▶ WHAT THE EXERCISE ASKS:
The material below holds a span beginning at the line with "Brocken-Panorama von Torfhaus aus gesehen" and ending at the line with "Српски (ћирилица): Сара Вујадиновић". Quote that span exactly, both ends included, and only that span.

▶ RECORDS TO USE:
────────────────────────────────────────

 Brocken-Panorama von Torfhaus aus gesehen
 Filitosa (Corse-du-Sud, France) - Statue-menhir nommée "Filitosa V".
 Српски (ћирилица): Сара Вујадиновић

────────────────────────────────────────

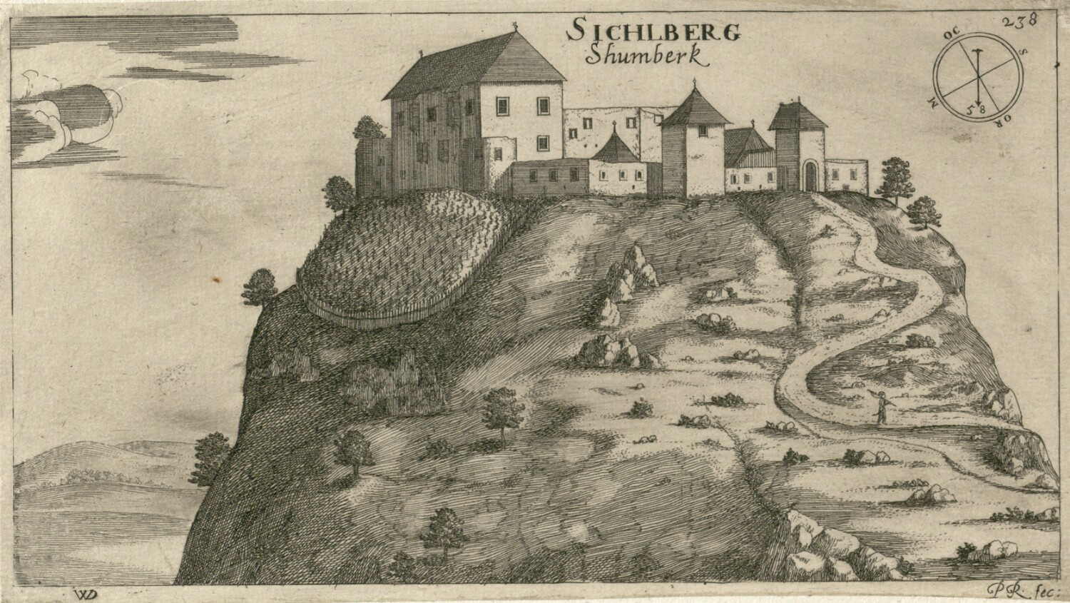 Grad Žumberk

────────────────────────────────────────

▶ RESPONSE:
 Brocken-Panorama von Torfhaus aus gesehen
 Filitosa (Corse-du-Sud, France) - Statue-menhir nommée "Filitosa V".
 Српски (ћирилица): Сара Вујадиновић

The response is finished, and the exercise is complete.